Enzyme Microb Technol. 2013 Jan 10;52(1):26-31. doi: 10.1016/j.enzmictec.2012.10.001. Epub 2012 Oct 13.
The human fibroblast collagenase catalytic domain (MMP1ca) that is considered a prototype for all interstitial collagenase and plays an important role in the turnover of collagen fibrils in the matrix was expressed as an inclusion body in the Escherichia coli. The purified enzyme displayed activity with substrate Dnp-Pro-Leu-Ala-Leu-Trp-Ala-Arg-OH with a K(m) value of 26.61±1.42 μM. The inhibition activity of the nine flavonoid compounds and gallic acid against MMP1ca was examined. Among the compounds tested, the IC(50) of seven flavonoid compounds were determined and ranged from 14.13 to 339.21 μM. Epigallocatechin gallate (EGCG) showed the highest inhibition toward MMP1ca with IC(50) values of 14.13±0.49 μM. EGCG showed a competitive inhibition pattern with a K(i) value of 10.47±0.51 μM. The free binding energy of EGCG against MMP1ca was -13.07 kcal mol(-1), which was calculated by using Autodock 3.0.5 software and showed numerous hydrophobic and hydrogen bond interactions. The galloyl group of EGCG, gallocatechin gallate and epicatechin gallate was determined to be important for inhibitory activity against MMP1ca.

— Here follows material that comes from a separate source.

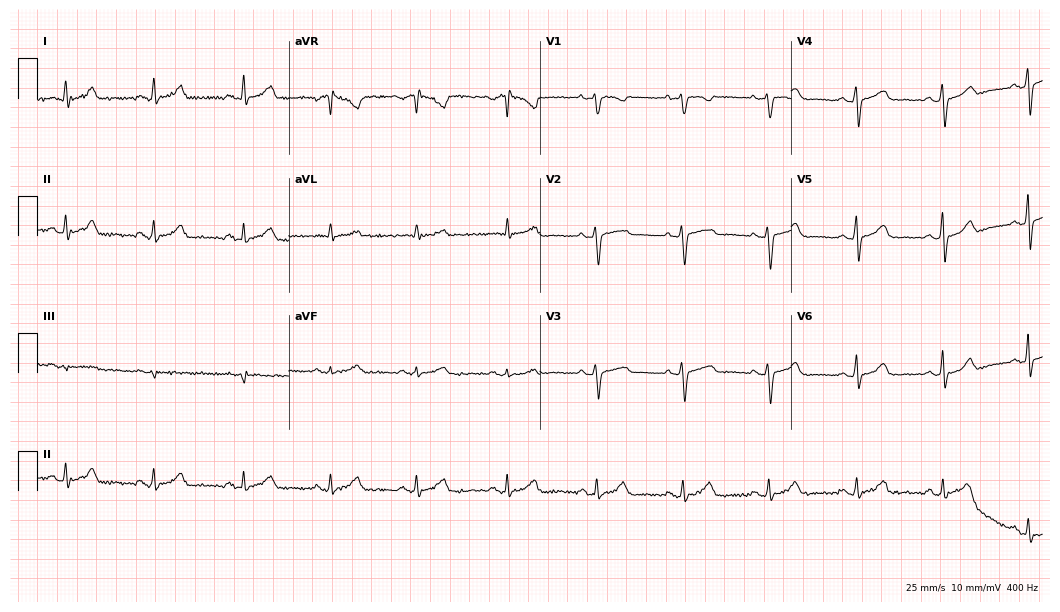
ECG — a 39-year-old female patient. Labelled as a normal ECG.

人成纤维细胞胶原酶催化结构域(MMP1ca)被认为是所有间质胶原酶的原型,在基质中胶原纤维的转化中发挥重要作用,在大肠杆菌中作为包涵体表达。纯化的酶对底物 Dnp-Pro-Leu-Ala-Leu-Trp-Ala-Arg-OH 显示出活性,其 K(m)值为 26.61±1.42 μM。考察了 9 种黄酮类化合物和没食子酸对 MMP1ca 的抑制活性。在所测试的化合物中,测定了 7 种黄酮类化合物的 IC(50),范围为 14.13-339.21 μM。表没食子儿茶素没食子酸酯(EGCG)对 MMP1ca 的抑制作用最强,IC(50)值为 14.13±0.49 μM。EGCG 表现出竞争性抑制模式,K(i)值为 10.47±0.51 μM。使用 Autodock 3.0.5 软件计算得出,EGCG 与 MMP1ca 的自由结合能为-13.07 kcal mol(-1),显示出许多疏水和氢键相互作用。EGCG、没食子儿茶素没食子酸酯和表儿茶素没食子酸酯的没食子酰基被确定为抑制 MMP1ca 活性的重要基团。